The organisation, which has just turned 200, has been given the approval by the Federal government to help it continue serving the community for the next 100 years.

A lot has happened and changed since a small group of Jews in Sydney formed a society – a ‘holy brotherhood’ – to perform the last rites according to Jewish tradition for Solomon Marks, whom they buried on October 17, 1817.

The society performed Jewish burial rites in conjunction with early Sydney synagogues in George and York Streets – and from 1878 The Great Synagogue – and transported coffins by horse and cart.
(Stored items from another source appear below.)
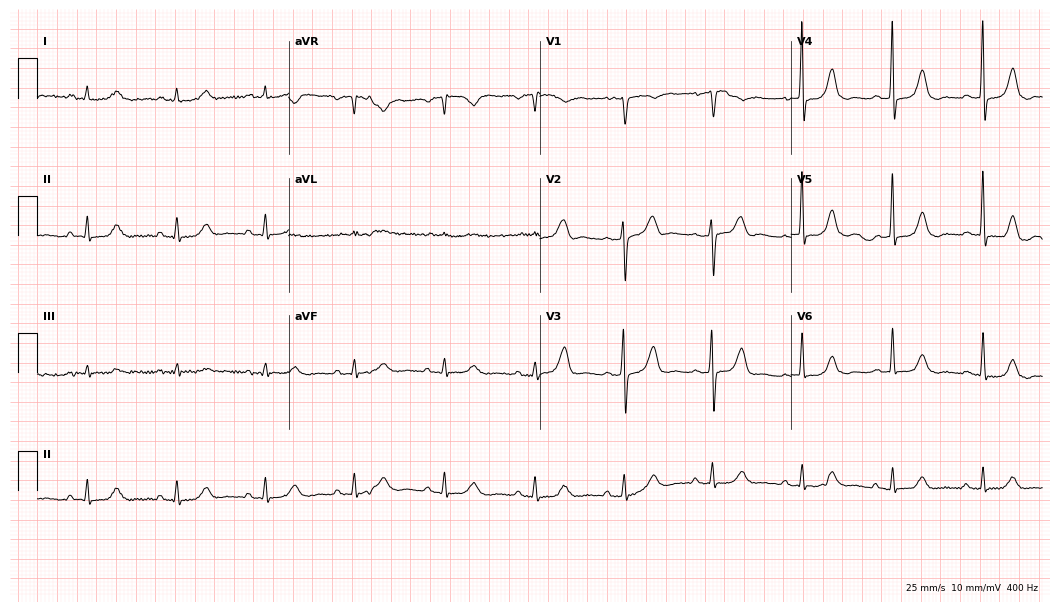
Resting 12-lead electrocardiogram (10.2-second recording at 400 Hz). Patient: a male, 79 years old. None of these six findings is recorded: first-degree AV block, right bundle branch block, left bundle branch block, sinus bradycardia, atrial fibrillation, sinus tachycardia. Findings outside these six are not listed.
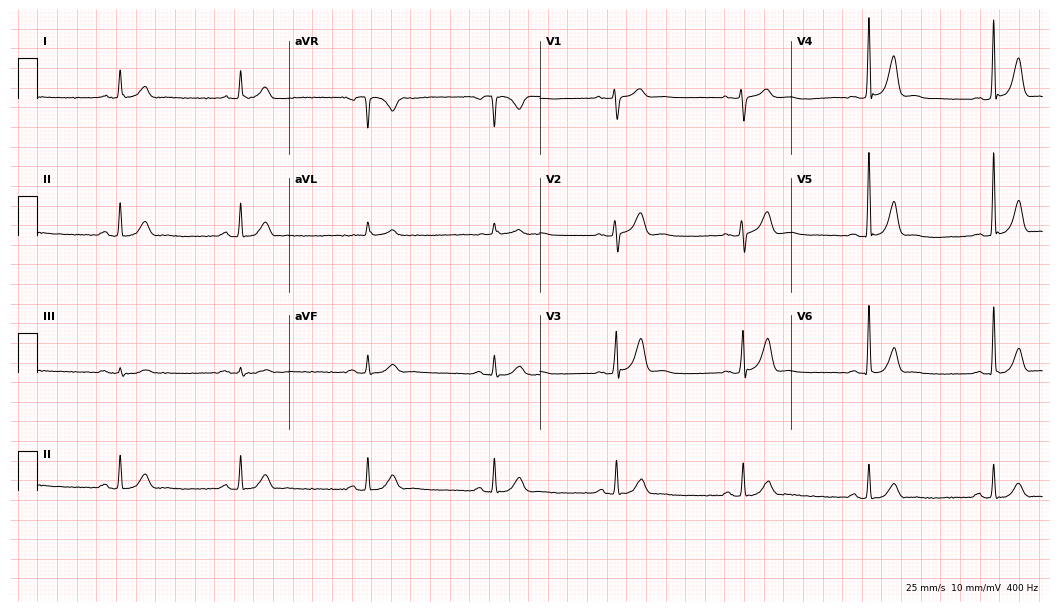
Resting 12-lead electrocardiogram. Patient: a 53-year-old male. Read as a normal ECG.
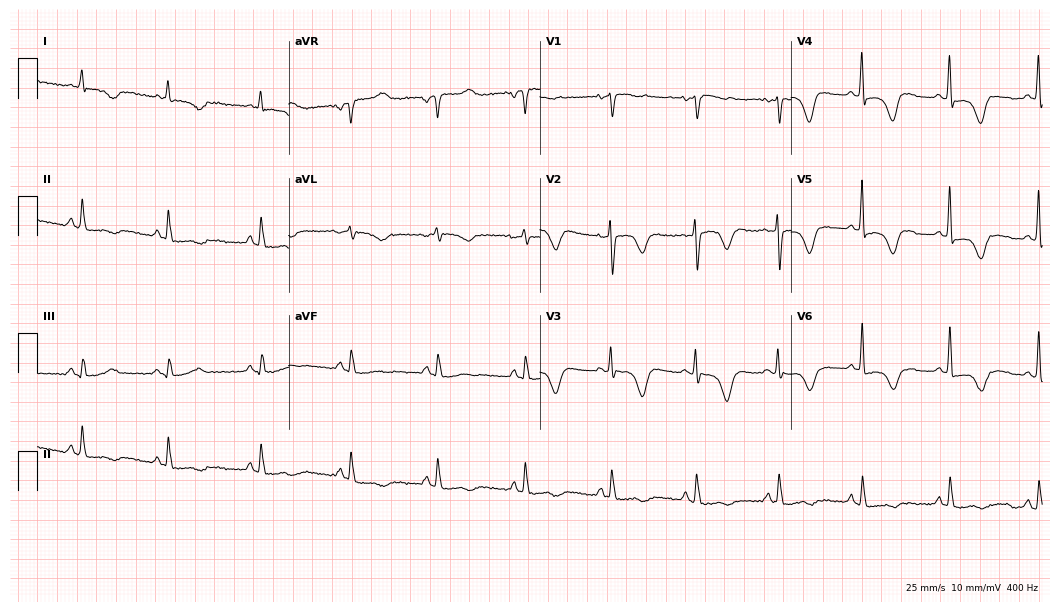
Standard 12-lead ECG recorded from a 79-year-old female. None of these six findings is recorded: first-degree AV block, right bundle branch block, left bundle branch block, sinus bradycardia, atrial fibrillation, sinus tachycardia. Only these six findings were labelled.
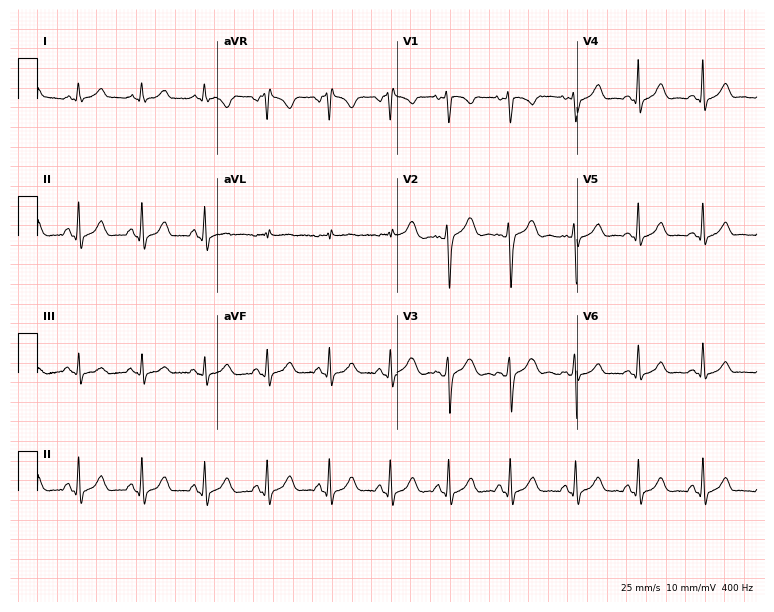
Resting 12-lead electrocardiogram (7.3-second recording at 400 Hz). Patient: a woman, 18 years old. None of these six findings is recorded: first-degree AV block, right bundle branch block, left bundle branch block, sinus bradycardia, atrial fibrillation, sinus tachycardia.
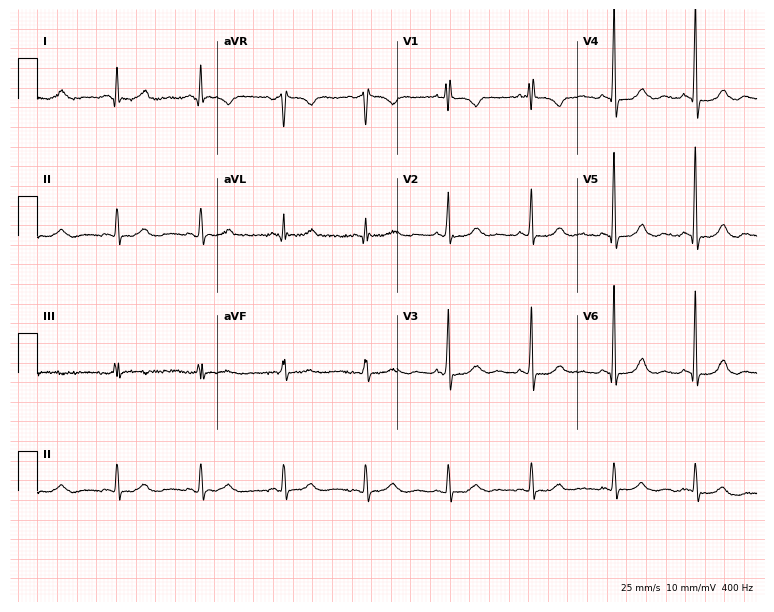
Electrocardiogram (7.3-second recording at 400 Hz), a woman, 61 years old. Overall reading on record: normal ECG.

Growing demand led to the creation of a stand-alone organisation renamed the Sydney Chevra Kadisha in 1912, by Rabbi Francis Lyon Cohen and Reverend Marcus Einfeld.

It operated 12 years later from premises in Chippendale, close to the ‘mortuary train station’.

Rapid growth of Sydney’s Jewish population led to a decision to acquire a large triangular block on the corner of Oxford and Wallace Streets, Woollahra in 1944 for a new headquarters.

The foundation stone was laid in 1948 and the iconic red brick building was consecrated by Chief Rabbi of the Commonwealth, Dr Israel Brodie, on March 23, 1952.

In a sign of how things have evolved, today the Sydney Chevra Kadisha offers a live streaming service of funeral ceremonies so that mourners around the world can register and login to watch.

It’s president for the last six years, Dr Mendel Monk, described the 200th anniversary as a “landmark milestone”, and the organisation as “quite unique in Australia because of how it services the whole Jewish community – from completely non-observant Jews to the ultra-Orthodox”.

“It’s very dignified and respected, is held in very high esteem by the community, and has a lot of dedicated volunteers,” Dr Monk said.

The Sydney Chevra Kadisha is facing increased demand for its services and is launching a capital appeal to raise funds for a major and much-needed upgrade of its Woollahra building, built almost 70 years ago.

A development application was approved by Woollahra Council to double the chapel hall’s seating capacity, enlarge the mortuary, improve disabled access and amenities, upgrade security, create a new entrance area and welcoming foyer, establish an education centre and enhance the family contemplation room.

“The building has a mix of security, capacity and functional issues that need to be addressed,” Dr Monk said.

“This upgrade will do this, and the chapel’s expansion will help solve the current security issue of having an overflow of people [mourners] onto the footpath outside.